Lastly, the applicant's detention could not have been substituted by

a more lenient measure.

B.    Relevant domestic law

1.    Detention on remand

      Under S. 180 paras. 1 and 2 of the Code of Criminal Procedure

(Strafprozeßordnung), a person may be held in detention on remand -

where there are serious grounds for suspecting him of having committed

a criminal offence - if there is a risk of his absconding, of collusion

or of repetition of the offences.

2.    Compensation regarding pecuniary damages resulting from detention

      on remand

      The Criminal Proceedings Compensation Act (Strafrechtliches

Entschädigungsgesetz) provides for compensation for pecuniary loss

resulting from detention on remand. The conditions to be met are laid

down in SS. 2 and 3.  S. 2 para. 1 (a) relates to the case of unlawful

detention on remand.  S. 2 para. 1 (b) specifies as conditions that the

accused has been acquitted, or that the proceedings against him have

been otherwise discontinued and that the suspicion that he has

committed the offence in question no longer subsists, or that there is

a bar to prosecution which already existed at the time of his

detention.

      S. 6 para. 1 stipulates that when a court orders or prolongs

detention on remand, the superior court is competent to decide whether

the conditions of S. 2 para. 1 (a) and S. 3 are met.  S. 6 para. 2

stipulates that where a person is acquitted or criminal proceedings

against him are discontinued by a court, the same court is competent

to decide whether the conditions of S. 2 para. 1 (b) and S. 3 are met.

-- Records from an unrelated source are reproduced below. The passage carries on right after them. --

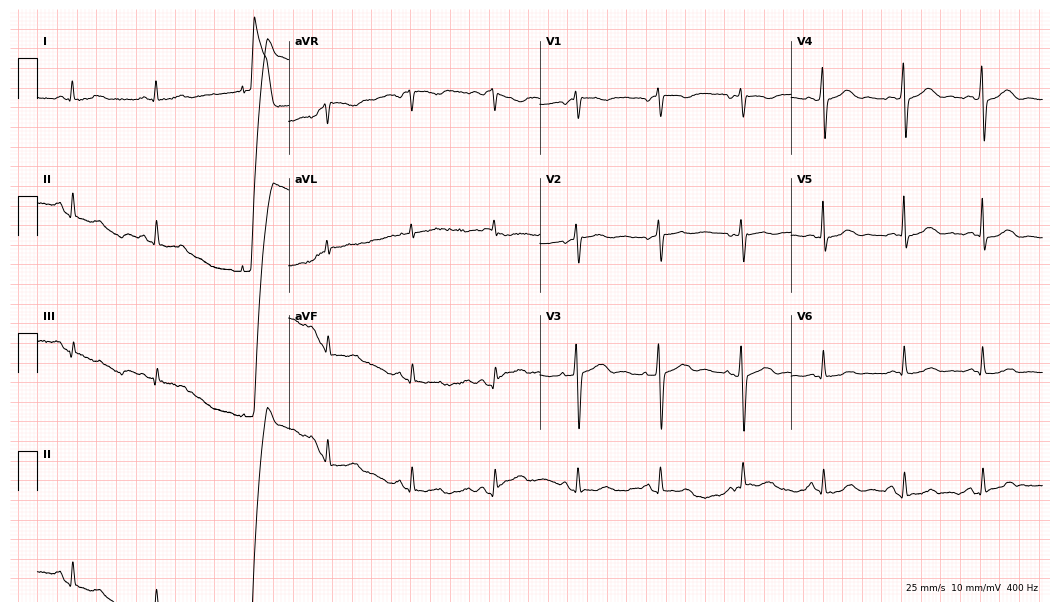
12-lead ECG from a 55-year-old female patient (10.2-second recording at 400 Hz). Recorded interpretation: within normal limits.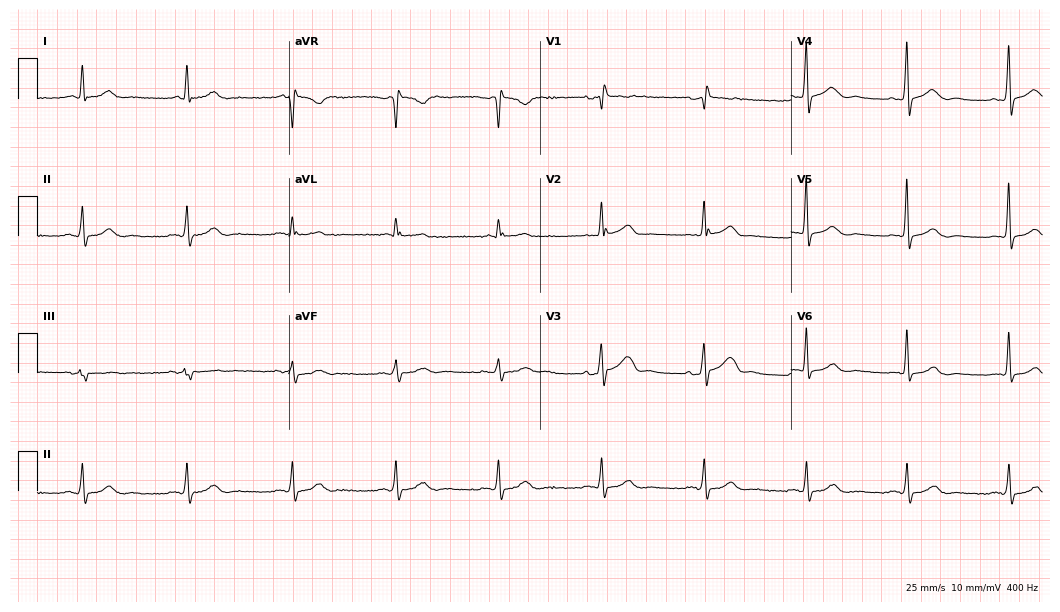
12-lead ECG from a 78-year-old male patient. Screened for six findings — first-degree AV block, right bundle branch block (RBBB), left bundle branch block (LBBB), sinus bradycardia, atrial fibrillation (AF), sinus tachycardia — none is recorded.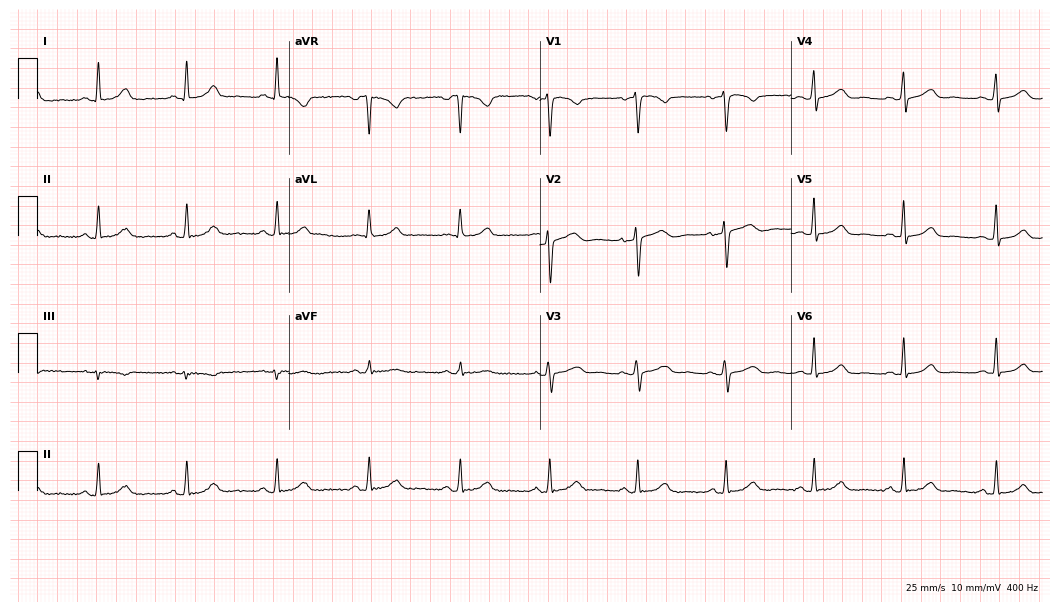
12-lead ECG from a 59-year-old female. Labelled as a normal ECG.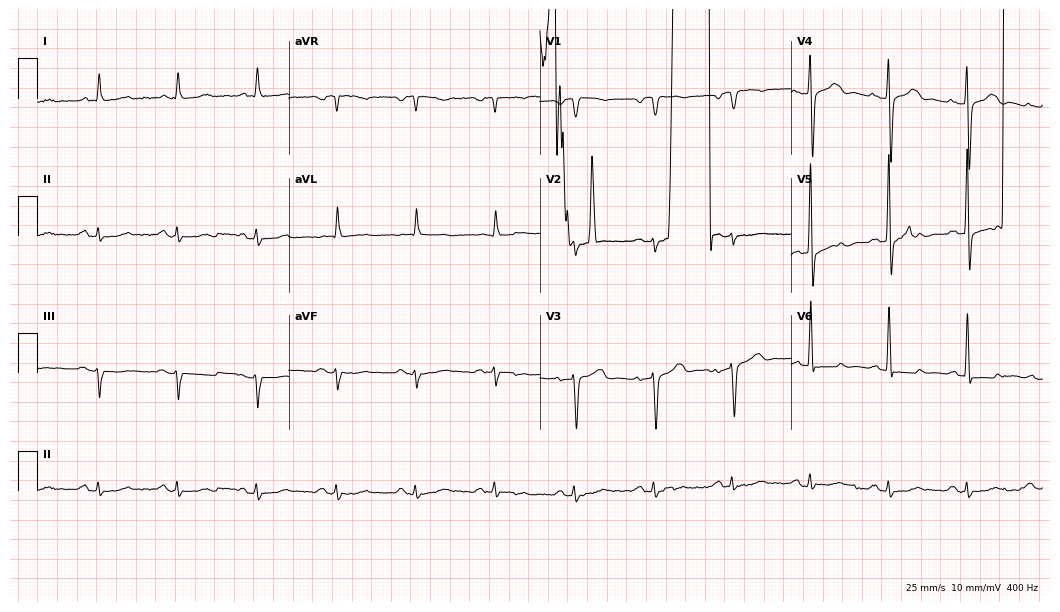
ECG (10.2-second recording at 400 Hz) — a male, 84 years old. Screened for six findings — first-degree AV block, right bundle branch block, left bundle branch block, sinus bradycardia, atrial fibrillation, sinus tachycardia — none is recorded.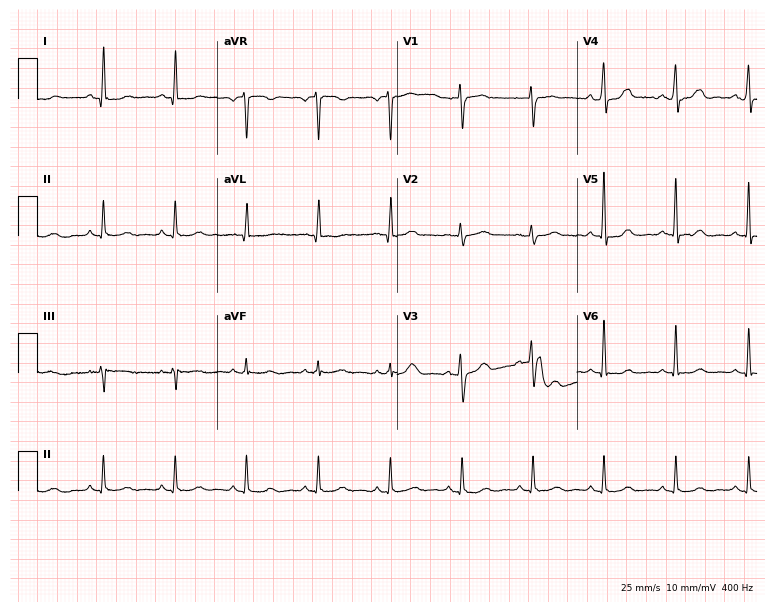
Electrocardiogram (7.3-second recording at 400 Hz), a 51-year-old female. Overall reading on record: normal ECG.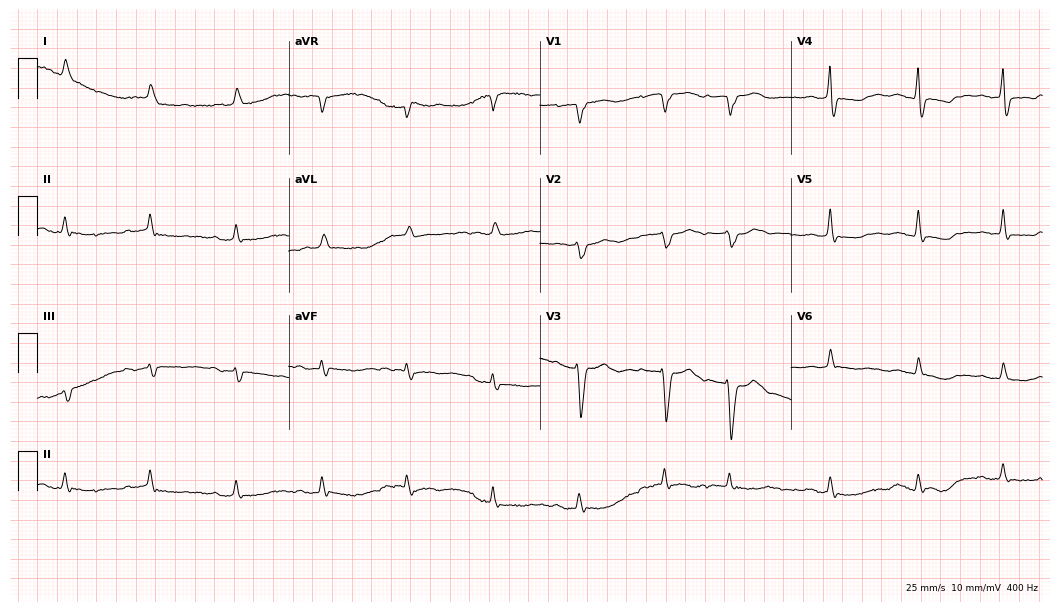
12-lead ECG (10.2-second recording at 400 Hz) from a female patient, 69 years old. Findings include first-degree AV block.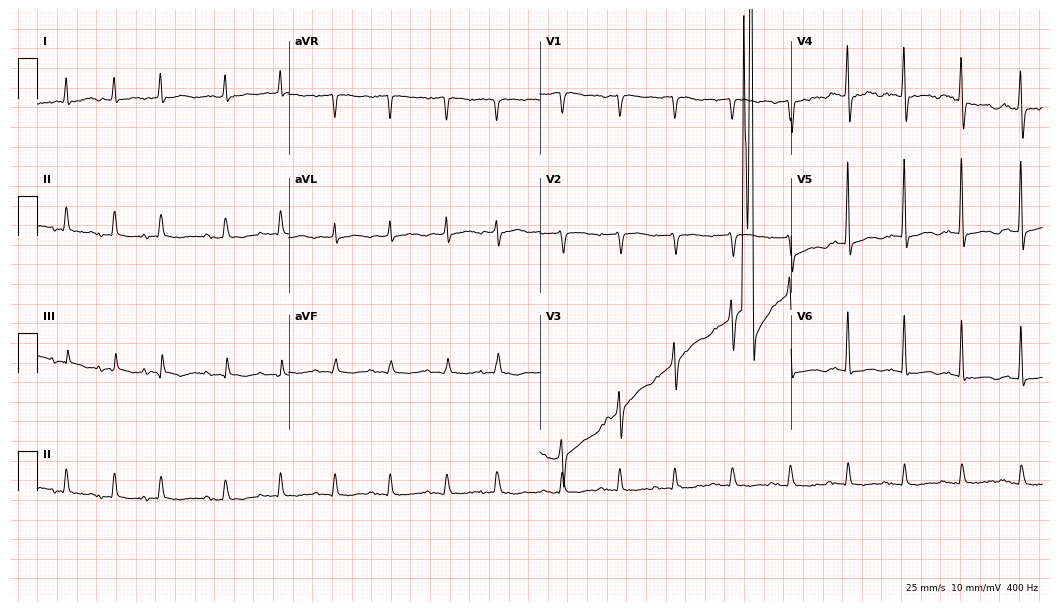
ECG (10.2-second recording at 400 Hz) — a 73-year-old female patient. Labelled as a normal ECG.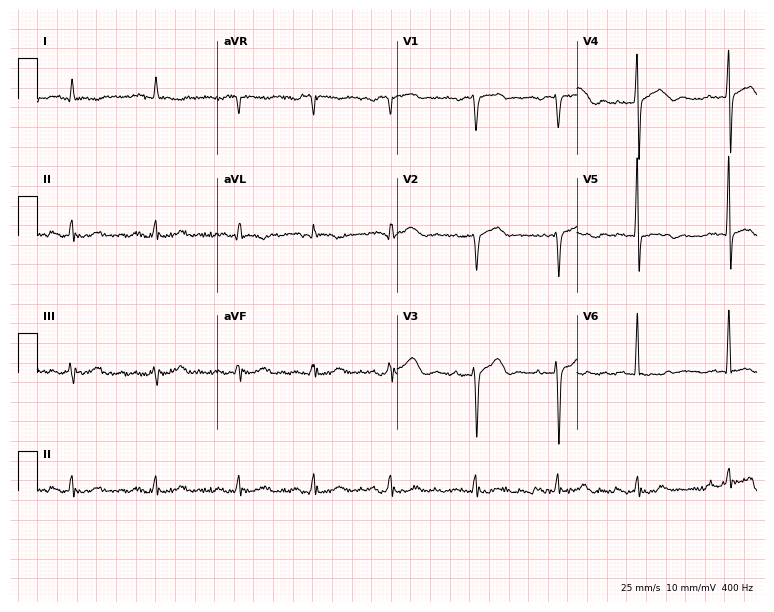
ECG — a man, 74 years old. Screened for six findings — first-degree AV block, right bundle branch block, left bundle branch block, sinus bradycardia, atrial fibrillation, sinus tachycardia — none is recorded. Only these six findings were labelled.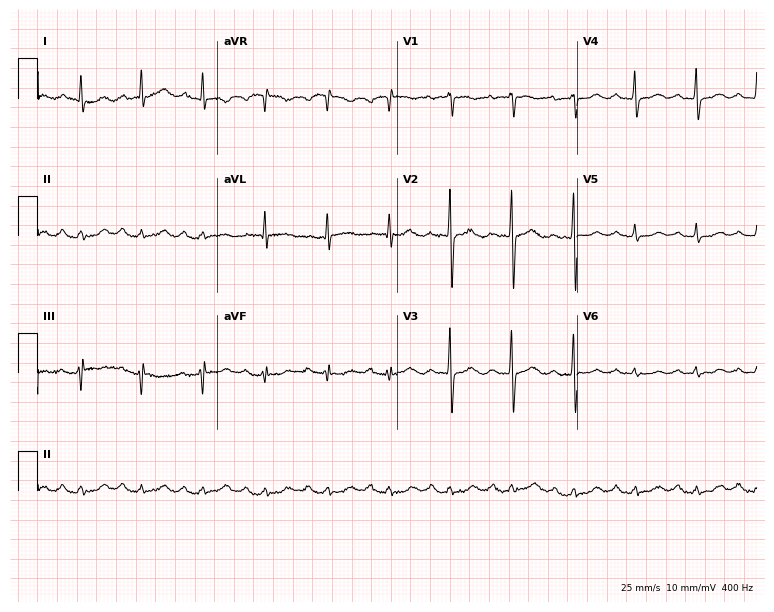
Standard 12-lead ECG recorded from a 79-year-old female. None of these six findings is recorded: first-degree AV block, right bundle branch block, left bundle branch block, sinus bradycardia, atrial fibrillation, sinus tachycardia.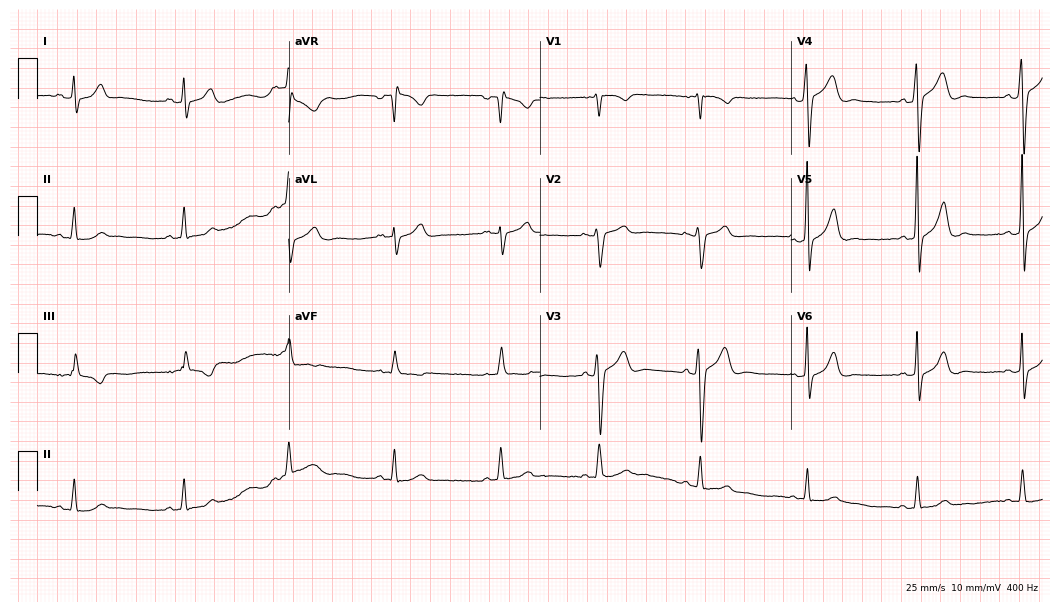
ECG — a man, 35 years old. Labelled as a normal ECG.

In these proceedings the detained person has to be heard and, if

necessary, evidence has to be taken.  The detained and the Prosecutor's

Office have a right to appeal to the superior court which can take, if

necessary, further evidence. The final decision in these proceedings

is binding on the civil courts.

      If the said courts find that the conditions under S. 2 and 3 are

met, the person concerned has to file a request with the Department of

Finance (Finanzprokuratur) for acknowledgment of his claim. If there

is no decision upon his request within six months or if his claim is

partly or fully refused, the person concerned has to institute civil

court proceedings against the Republic of Austria (SS. 7 and 8).

COMPLAINTS

1.    The applicant complains under Article 5 para. 3 of the Convention

about the length of his detention on remand.  He submits that the only

evidence taken during his detention was the expert opinion of a

graphologist.  This expert opinion was of no relevance, as he was

suspected of having acted as driver for the transport of the loot.

2.    He complains under Article 5 para. 5 of the Convention about the

refusal of compensation for his detention on remand as his detention

was in breach of Article 5 para. 3 of the Convention.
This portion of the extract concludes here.